[EXERCISE DIRECTIONS] Pull out of the data below the stretch of lines bounded by the one containing "organism: C. elegans" and the one containing "sample: Centriole in RPE cells", both bounds included, unchanged.

Records from a data collection:
==============================

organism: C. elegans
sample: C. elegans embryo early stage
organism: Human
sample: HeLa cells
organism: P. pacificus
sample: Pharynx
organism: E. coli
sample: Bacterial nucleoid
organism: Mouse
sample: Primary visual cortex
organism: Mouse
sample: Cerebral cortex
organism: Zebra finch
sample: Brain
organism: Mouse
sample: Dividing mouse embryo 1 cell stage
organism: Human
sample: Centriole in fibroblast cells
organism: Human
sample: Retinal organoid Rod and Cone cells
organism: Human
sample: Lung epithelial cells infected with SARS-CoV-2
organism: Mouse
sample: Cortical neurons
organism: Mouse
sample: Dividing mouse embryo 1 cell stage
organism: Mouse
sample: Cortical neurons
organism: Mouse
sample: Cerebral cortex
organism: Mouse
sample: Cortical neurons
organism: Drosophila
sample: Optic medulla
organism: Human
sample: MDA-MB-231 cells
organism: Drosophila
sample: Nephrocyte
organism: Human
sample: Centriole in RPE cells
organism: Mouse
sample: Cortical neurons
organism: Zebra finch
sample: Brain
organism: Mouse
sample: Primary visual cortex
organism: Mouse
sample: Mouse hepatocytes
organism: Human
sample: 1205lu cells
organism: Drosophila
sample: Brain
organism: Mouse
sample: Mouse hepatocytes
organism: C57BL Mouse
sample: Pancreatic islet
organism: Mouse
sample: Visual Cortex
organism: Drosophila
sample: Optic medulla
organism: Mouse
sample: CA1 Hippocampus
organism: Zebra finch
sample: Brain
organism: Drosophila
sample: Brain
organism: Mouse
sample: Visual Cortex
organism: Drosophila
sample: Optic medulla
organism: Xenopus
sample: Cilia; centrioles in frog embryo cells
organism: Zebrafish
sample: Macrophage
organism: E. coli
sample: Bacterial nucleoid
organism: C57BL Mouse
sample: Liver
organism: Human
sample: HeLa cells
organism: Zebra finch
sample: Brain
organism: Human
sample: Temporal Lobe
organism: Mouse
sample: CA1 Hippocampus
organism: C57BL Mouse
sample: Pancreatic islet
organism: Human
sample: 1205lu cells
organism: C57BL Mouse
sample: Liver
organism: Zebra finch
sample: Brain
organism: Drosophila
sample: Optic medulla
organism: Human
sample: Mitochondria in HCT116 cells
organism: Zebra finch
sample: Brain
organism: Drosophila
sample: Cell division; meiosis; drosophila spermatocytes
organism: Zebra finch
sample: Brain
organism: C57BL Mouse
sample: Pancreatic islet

==============================

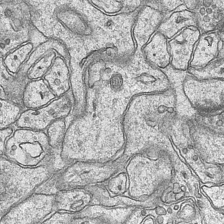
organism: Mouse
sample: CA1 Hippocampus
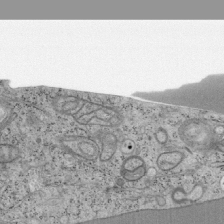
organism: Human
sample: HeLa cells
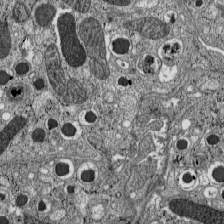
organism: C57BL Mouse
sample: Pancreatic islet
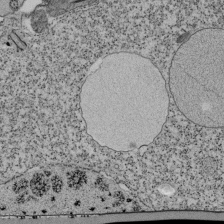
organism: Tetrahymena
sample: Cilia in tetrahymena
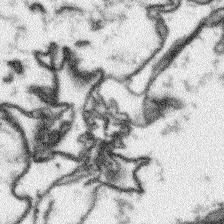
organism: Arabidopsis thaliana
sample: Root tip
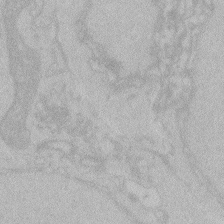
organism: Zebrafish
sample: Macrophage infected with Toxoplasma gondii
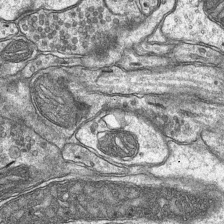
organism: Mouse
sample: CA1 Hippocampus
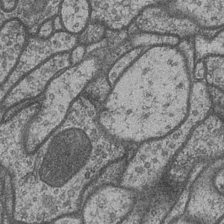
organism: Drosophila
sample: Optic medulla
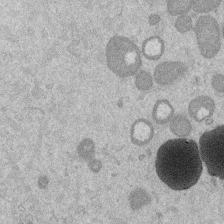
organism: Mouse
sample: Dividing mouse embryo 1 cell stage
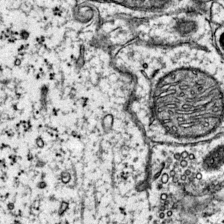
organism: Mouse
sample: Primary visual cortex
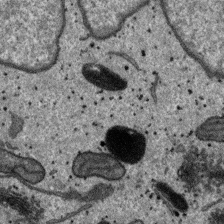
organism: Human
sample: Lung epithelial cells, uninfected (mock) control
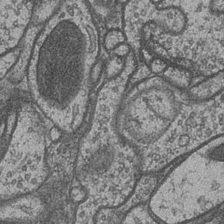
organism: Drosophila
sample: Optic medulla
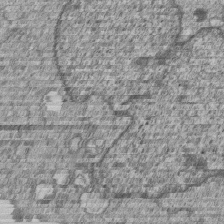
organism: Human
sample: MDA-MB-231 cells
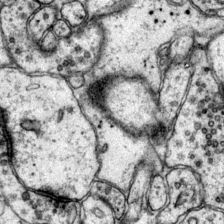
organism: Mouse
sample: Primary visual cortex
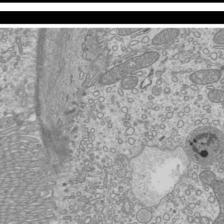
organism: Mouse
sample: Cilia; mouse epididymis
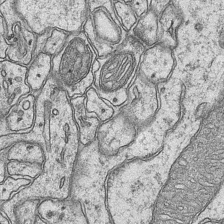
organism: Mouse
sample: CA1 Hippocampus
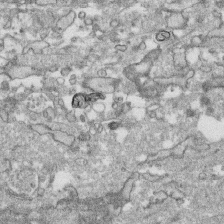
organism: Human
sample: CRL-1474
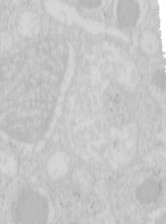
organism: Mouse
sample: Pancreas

==============================

[EXERCISE RESPONSE]
organism: C. elegans
sample: C. elegans embryo early stage
organism: Human
sample: HeLa cells
organism: P. pacificus
sample: Pharynx
organism: E. coli
sample: Bacterial nucleoid
organism: Mouse
sample: Primary visual cortex
organism: Mouse
sample: Cerebral cortex
organism: Zebra finch
sample: Brain
organism: Mouse
sample: Dividing mouse embryo 1 cell stage
organism: Human
sample: Centriole in fibroblast cells
organism: Human
sample: Retinal organoid Rod and Cone cells
organism: Human
sample: Lung epithelial cells infected with SARS-CoV-2
organism: Mouse
sample: Cortical neurons
organism: Mouse
sample: Dividing mouse embryo 1 cell stage
organism: Mouse
sample: Cortical neurons
organism: Mouse
sample: Cerebral cortex
organism: Mouse
sample: Cortical neurons
organism: Drosophila
sample: Optic medulla
organism: Human
sample: MDA-MB-231 cells
organism: Drosophila
sample: Nephrocyte
organism: Human
sample: Centriole in RPE cells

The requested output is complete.